───── Records provided ─────

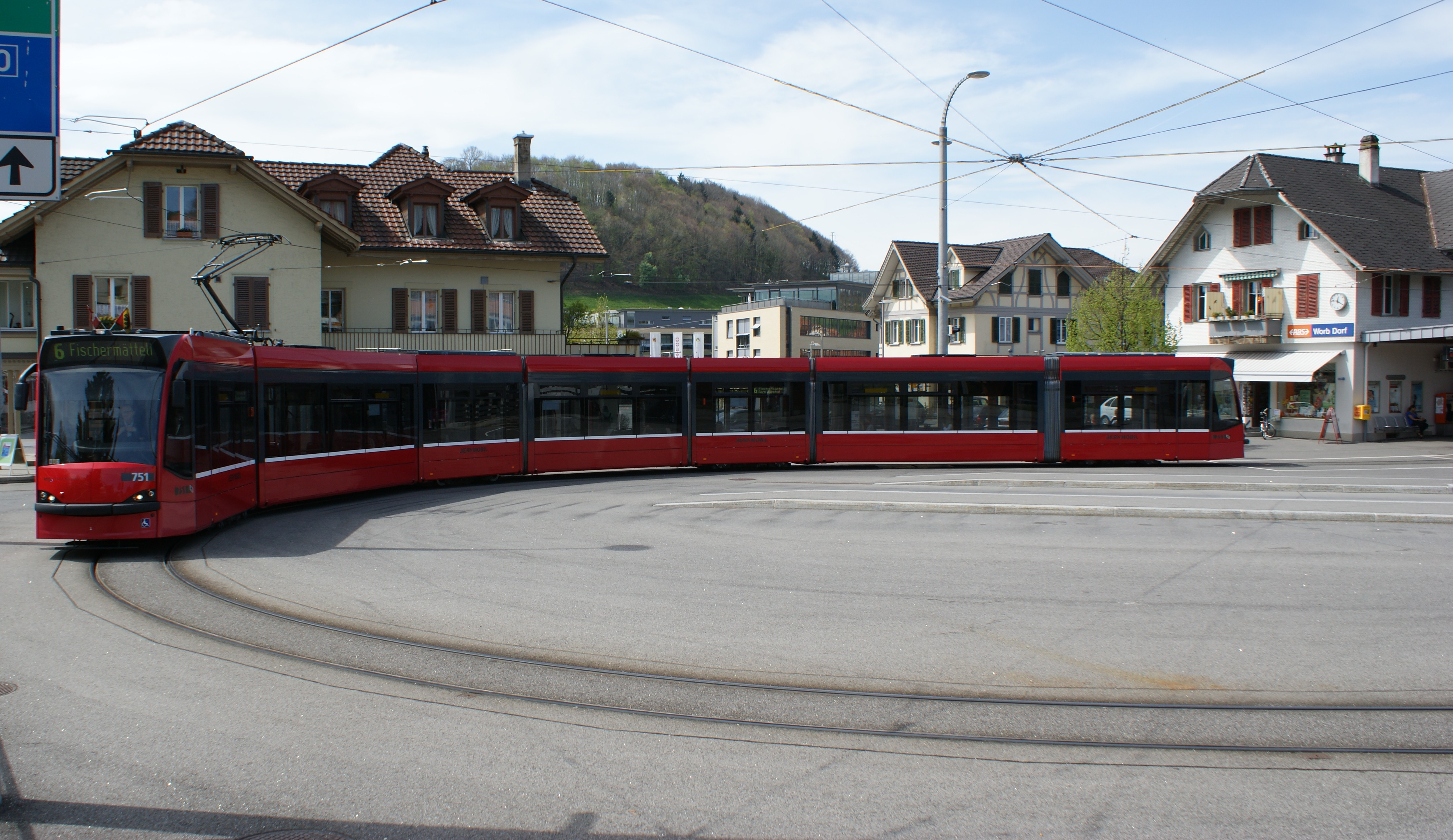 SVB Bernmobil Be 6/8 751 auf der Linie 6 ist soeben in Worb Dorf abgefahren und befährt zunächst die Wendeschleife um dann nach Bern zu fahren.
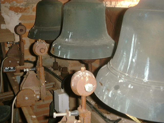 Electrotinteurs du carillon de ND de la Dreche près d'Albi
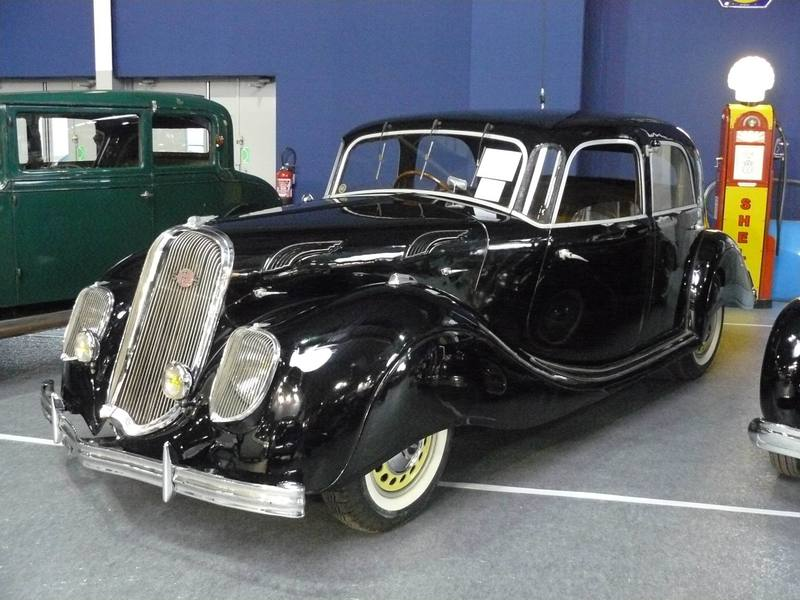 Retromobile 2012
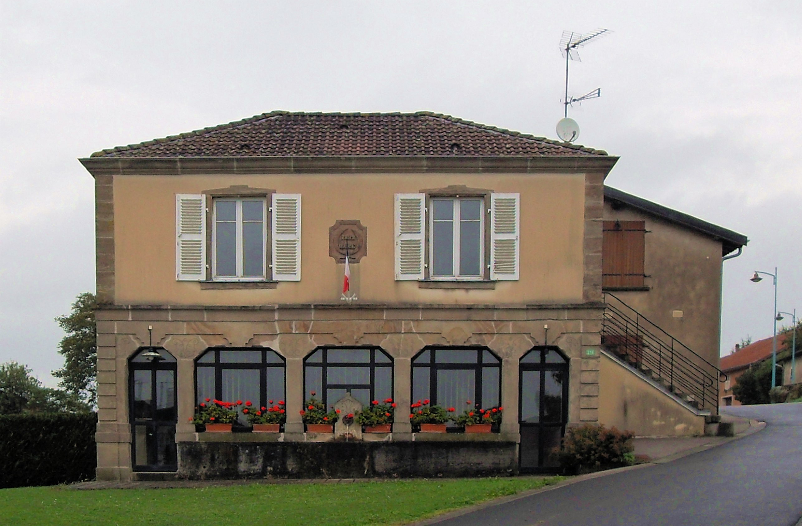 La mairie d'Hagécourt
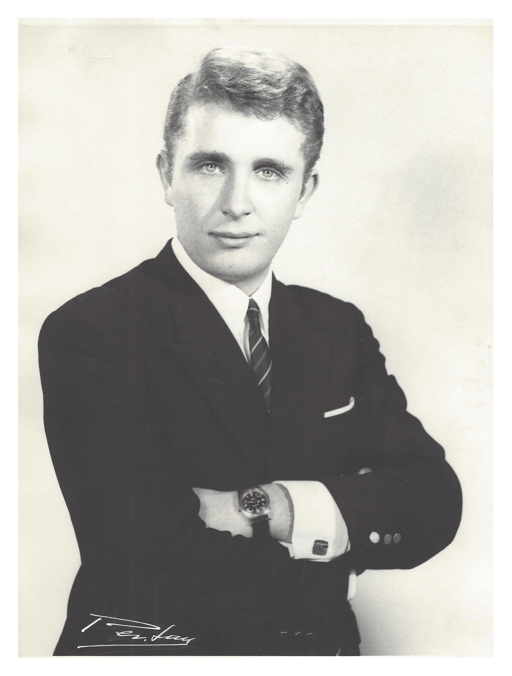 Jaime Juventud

─────
───── Records provided ─────

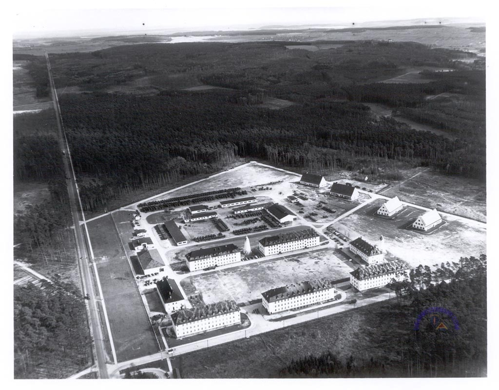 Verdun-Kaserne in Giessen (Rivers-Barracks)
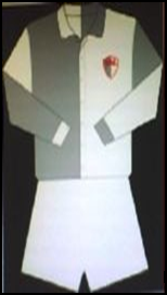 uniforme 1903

─────

Exercise instructions:
Repeat, word for word, the lines of the material above from the one holding "SVB Bernmobil Be" through the one holding "Jaime Juventud". Leave out pictures.

Result of this exercise:
 SVB Bernmobil Be 6/8 751 auf der Linie 6 ist soeben in Worb Dorf abgefahren und befährt zunächst die Wendeschleife um dann nach Bern zu fahren.
 Electrotinteurs du carillon de ND de la Dreche près d'Albi
 Retromobile 2012
 La mairie d'Hagécourt
 Jaime Juventud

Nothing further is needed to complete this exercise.